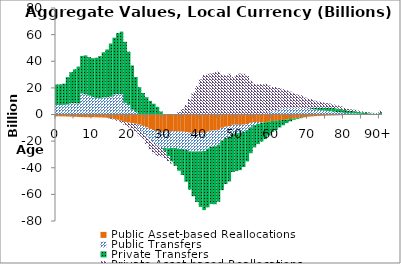
| Category | Public Asset-based Reallocations | Public Transfers | Private Transfers | Private Asset-based Reallocations |
|---|---|---|---|---|
| 0 | -1362.428 | 7115.329 | 15424.118 | 0 |
|  | -1379.174 | 7098.955 | 15508.026 | 0 |
| 2 | -1426.299 | 7235.37 | 15924.417 | 0 |
| 3 | -1515.082 | 7481.698 | 20610.805 | 0 |
| 4 | -1608.048 | 8538.853 | 23240.93 | 0 |
| 5 | -1718.044 | 8510.576 | 25407.215 | 0 |
| 6 | -1829.912 | 8315.981 | 27637.973 | 0 |
| 7 | -1947.079 | 15805.261 | 28204.765 | 0 |
| 8 | -2030.479 | 15175.612 | 29240.108 | 0 |
| 9 | -2057.863 | 14209.49 | 28872.986 | 0 |
| 10 | -2060.494 | 13204.498 | 29076.78 | 0 |
| 11 | -2093.56 | 12515.507 | 30104.654 | 0 |
| 12 | -2176.452 | 12202.779 | 31667.287 | 0 |
| 13 | -2276.607 | 12852.156 | 33916.751 | 0 |
| 14 | -2437.932 | 12996.188 | 35869.759 | 0 |
| 15 | -2659.173 | 13424.933 | 39900.61 | -605.24 |
| 16 | -3303.817 | 15006.381 | 42711.763 | -646.75 |
| 17 | -3969.14 | 15397.382 | 45763.564 | -850.497 |
| 18 | -4770.903 | 15287.747 | 46998.473 | -1468.702 |
| 19 | -5588.471 | 8873.807 | 45766.29 | -2214.057 |
| 20 | -6124.689 | 7123.598 | 40084.861 | -3494.491 |
| 21 | -6569.25 | 3632.594 | 33178.733 | -4169.673 |
| 22 | -6997.166 | 2099.174 | 26056.528 | -6047.105 |
| 23 | -7644.858 | -4040.498 | 20486.716 | -4629.216 |
| 24 | -8573.168 | -5452.348 | 16155.658 | -4480.535 |
| 25 | -9750.024 | -6988.336 | 13011.182 | -5477.887 |
| 26 | -10851.124 | -8494.354 | 10228.231 | -6826.049 |
| 27 | -11646.117 | -9702.489 | 8093.925 | -7800.237 |
| 28 | -12436.222 | -10845.993 | 5783.032 | -8028.837 |
| 29 | -12786.074 | -11554.104 | 2237.707 | -7137.902 |
| 30 | -12896.46 | -12299.977 | -2093.972 | -5353.142 |
| 31 | -12860.188 | -12509.032 | -5989.835 | -3605.736 |
| 32 | -12654.787 | -12523.272 | -10142.398 | -1454.301 |
| 33 | -12582.993 | -12598.386 | -13373.058 | 123.936 |
| 34 | -12819.071 | -12960.071 | -16490.586 | 1835.25 |
| 35 | -12842.871 | -13079.403 | -19539.27 | 4038.088 |
| 36 | -13214.043 | -13526.648 | -23785.132 | 7190.202 |
| 37 | -13684.908 | -13971.602 | -28765.061 | 11729.307 |
| 38 | -13763.091 | -14021.427 | -33600.959 | 16371.594 |
| 39 | -13796.749 | -13947.61 | -38051.423 | 21375.439 |
| 40 | -13819.006 | -13865.742 | -41718.679 | 26368.856 |
| 41 | -13701.588 | -13651.446 | -44451.666 | 29718.032 |
| 42 | -12899.045 | -12808.586 | -44009.416 | 30529.554 |
| 43 | -12168.649 | -12033.91 | -43067.955 | 30773.723 |
| 44 | -12019.205 | -11781.065 | -43595.257 | 31829.262 |
| 45 | -11564.448 | -11178.398 | -42754.726 | 32150.131 |
| 46 | -10021.44 | -9453.092 | -37366.242 | 29834.94 |
| 47 | -9210.585 | -8432.491 | -34568.69 | 29479.667 |
| 48 | -8934.581 | -7888.819 | -33477.643 | 30609.361 |
| 49 | -7736.986 | -6539.545 | -28917.836 | 28210.912 |
| 50 | -7748.506 | -6239.699 | -28535.118 | 29636.291 |
| 51 | -7820.321 | -5964.842 | -28022.613 | 30773.276 |
| 52 | -7663.207 | -5427.761 | -26337.364 | 30547.479 |
| 53 | -7176.364 | -4547.798 | -23527.506 | 28921.502 |
| 54 | -6275.436 | -3308.541 | -19500.26 | 25404.298 |
| 55 | -5684.99 | -2270.922 | -16699.191 | 23074.094 |
| 56 | -5577.038 | -1423.796 | -15239.371 | 22607.628 |
| 57 | -5698.064 | -493.423 | -14122.687 | 22773.422 |
| 58 | -5785.126 | 541.289 | -12707.411 | 22488.356 |
| 59 | -5331.918 | 1549.276 | -10344.142 | 20291.794 |
| 60 | -4883.453 | 2311.992 | -8196.684 | 18306.727 |
| 61 | -4722.274 | 3153.226 | -6828.766 | 17476.025 |
| 62 | -4399.74 | 3872.928 | -5349.041 | 15943.53 |
| 63 | -4080.809 | 4467.193 | -3992.522 | 14567.726 |
| 64 | -3735.953 | 4924.745 | -2715.065 | 13165.412 |
| 65 | -3378.735 | 5130.676 | -1784.515 | 12011.765 |
| 66 | -2950.739 | 5110.751 | -1048.1 | 10810.887 |
| 67 | -2544.821 | 5044.407 | -703.582 | 9981.602 |
| 68 | -2262.735 | 4923.091 | -520.599 | 9554.767 |
| 69 | -1861.251 | 4490.23 | -175.473 | 8253.552 |
| 70 | -1616.308 | 4282.558 | 273.361 | 7378.003 |
| 71 | -1447.935 | 4143.902 | 761.508 | 6644.571 |
| 72 | -1217.59 | 3691.105 | 1227.028 | 5473.515 |
| 73 | -1050.959 | 3377.537 | 1708.546 | 4572.72 |
| 74 | -932.098 | 3072.738 | 2053.422 | 3889.532 |
| 75 | -830.987 | 2765.799 | 2342.79 | 3400.627 |
| 76 | -778.27 | 2536.202 | 2592.11 | 3117.317 |
| 77 | -692.032 | 2196.015 | 2647.31 | 2678.611 |
| 78 | -619.503 | 1859.106 | 2605.496 | 2335.637 |
| 79 | -552.928 | 1592.594 | 2535.168 | 2021.724 |
| 80 | -437.389 | 1231.089 | 2152.234 | 1600.648 |
| 81 | -368.309 | 1014.74 | 1914.293 | 1299.435 |
| 82 | -331.55 | 900.851 | 1773.478 | 1176.488 |
| 83 | -304.155 | 815.707 | 1632.066 | 1122.498 |
| 84 | -254.981 | 669.027 | 1333.742 | 1011.293 |
| 85 | -200.781 | 509.91 | 1014.084 | 859.355 |
| 86 | -160.115 | 388.76 | 770.435 | 746.571 |
| 87 | -131.23 | 301.788 | 590.439 | 667.291 |
| 88 | -106.011 | 230.355 | 427.503 | 597.023 |
| 89 | -83.312 | 169.771 | 296.805 | 514.759 |
| 90+ | -237.732 | 452.201 | 735.148 | 1598.348 |

--*--

• PROBLEM TO WORK ON
Repeat the listing above exactly from its first line to the line containing "39900.61 | -605.24 |", both included, and omit the pictures.

• THE ANSWER
| Category | Public Asset-based Reallocations | Public Transfers | Private Transfers | Private Asset-based Reallocations |
|---|---|---|---|---|
| 0 | -1362.428 | 7115.329 | 15424.118 | 0 |
|  | -1379.174 | 7098.955 | 15508.026 | 0 |
| 2 | -1426.299 | 7235.37 | 15924.417 | 0 |
| 3 | -1515.082 | 7481.698 | 20610.805 | 0 |
| 4 | -1608.048 | 8538.853 | 23240.93 | 0 |
| 5 | -1718.044 | 8510.576 | 25407.215 | 0 |
| 6 | -1829.912 | 8315.981 | 27637.973 | 0 |
| 7 | -1947.079 | 15805.261 | 28204.765 | 0 |
| 8 | -2030.479 | 15175.612 | 29240.108 | 0 |
| 9 | -2057.863 | 14209.49 | 28872.986 | 0 |
| 10 | -2060.494 | 13204.498 | 29076.78 | 0 |
| 11 | -2093.56 | 12515.507 | 30104.654 | 0 |
| 12 | -2176.452 | 12202.779 | 31667.287 | 0 |
| 13 | -2276.607 | 12852.156 | 33916.751 | 0 |
| 14 | -2437.932 | 12996.188 | 35869.759 | 0 |
| 15 | -2659.173 | 13424.933 | 39900.61 | -605.24 |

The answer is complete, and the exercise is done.